▸ **DATA TO USE**
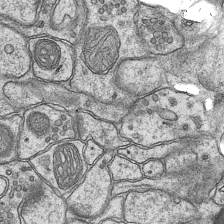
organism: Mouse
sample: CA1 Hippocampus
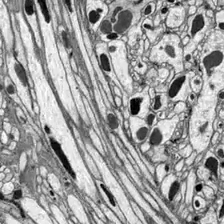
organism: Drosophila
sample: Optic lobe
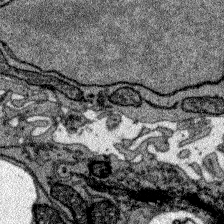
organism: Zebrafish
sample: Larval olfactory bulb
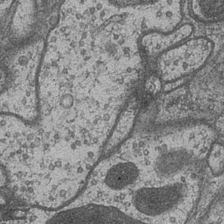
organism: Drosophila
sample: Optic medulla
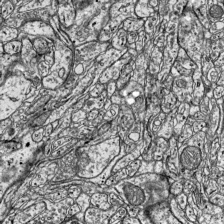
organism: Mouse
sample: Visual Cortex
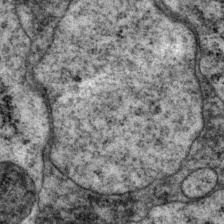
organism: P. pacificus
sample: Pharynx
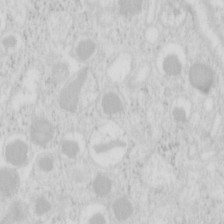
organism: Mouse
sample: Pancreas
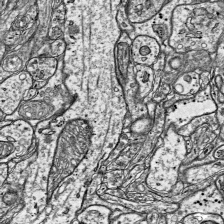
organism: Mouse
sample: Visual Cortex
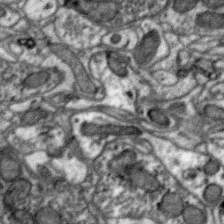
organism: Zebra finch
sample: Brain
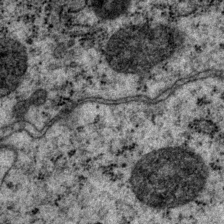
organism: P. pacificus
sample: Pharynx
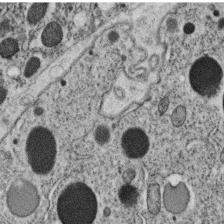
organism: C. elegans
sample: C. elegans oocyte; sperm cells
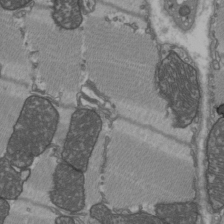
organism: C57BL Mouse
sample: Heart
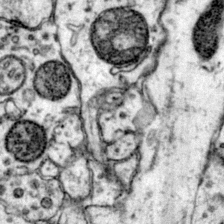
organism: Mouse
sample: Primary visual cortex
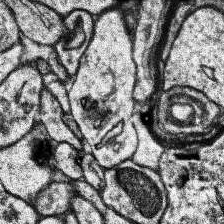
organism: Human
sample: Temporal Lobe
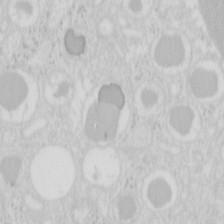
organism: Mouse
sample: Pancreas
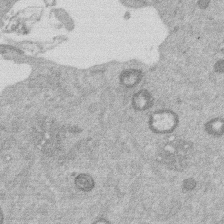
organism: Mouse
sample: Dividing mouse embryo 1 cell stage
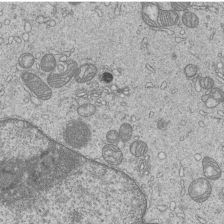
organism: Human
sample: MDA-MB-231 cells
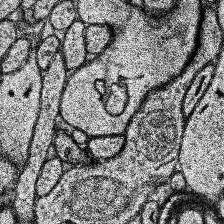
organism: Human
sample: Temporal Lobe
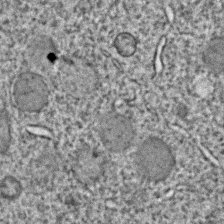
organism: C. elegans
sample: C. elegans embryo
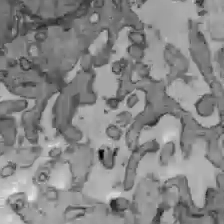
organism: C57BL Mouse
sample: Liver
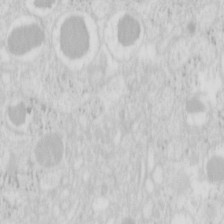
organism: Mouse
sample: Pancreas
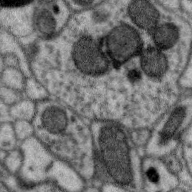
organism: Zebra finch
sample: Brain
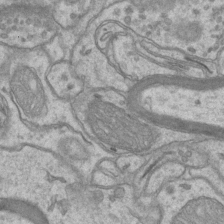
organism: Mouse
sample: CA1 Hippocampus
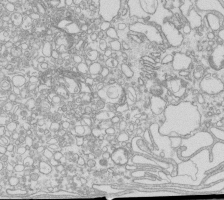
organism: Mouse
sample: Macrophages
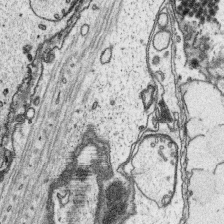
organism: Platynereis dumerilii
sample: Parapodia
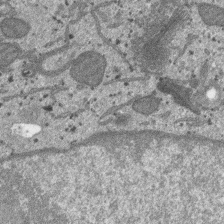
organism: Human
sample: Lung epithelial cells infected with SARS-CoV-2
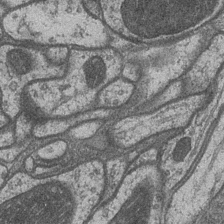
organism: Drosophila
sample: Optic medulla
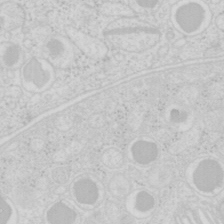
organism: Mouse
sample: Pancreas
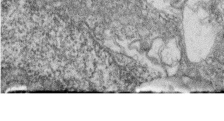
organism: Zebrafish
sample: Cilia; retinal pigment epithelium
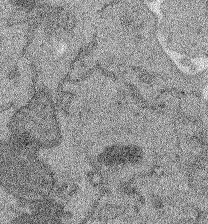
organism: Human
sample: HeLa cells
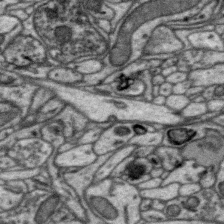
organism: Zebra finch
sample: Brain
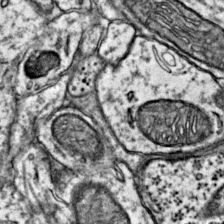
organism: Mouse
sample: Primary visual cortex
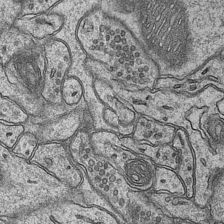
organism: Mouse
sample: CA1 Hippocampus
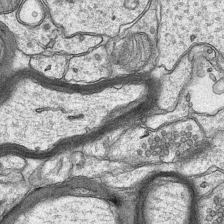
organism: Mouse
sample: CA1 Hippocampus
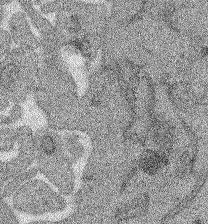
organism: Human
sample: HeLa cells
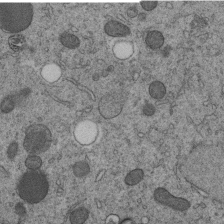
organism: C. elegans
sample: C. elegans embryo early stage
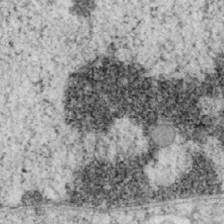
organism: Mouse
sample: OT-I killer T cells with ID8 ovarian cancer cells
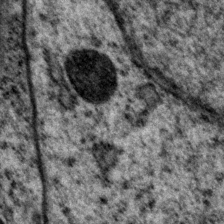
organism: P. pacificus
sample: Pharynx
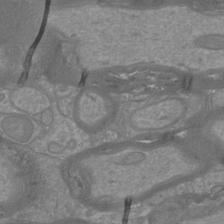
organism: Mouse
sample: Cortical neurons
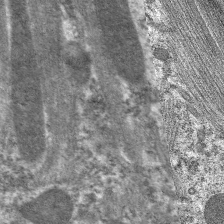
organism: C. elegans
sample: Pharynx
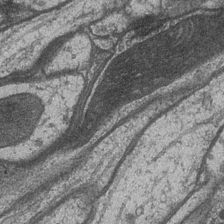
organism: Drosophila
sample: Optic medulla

▸ **EXERCISE REQUIREMENTS**
The answer must be every line of the listing that holds the word "cells".

▸ **EXERCISE RESPONSE**
sample: C. elegans oocyte; sperm cells
sample: MDA-MB-231 cells
sample: Lung epithelial cells infected with SARS-CoV-2
sample: HeLa cells
sample: HeLa cells
sample: OT-I killer T cells with ID8 ovarian cancer cells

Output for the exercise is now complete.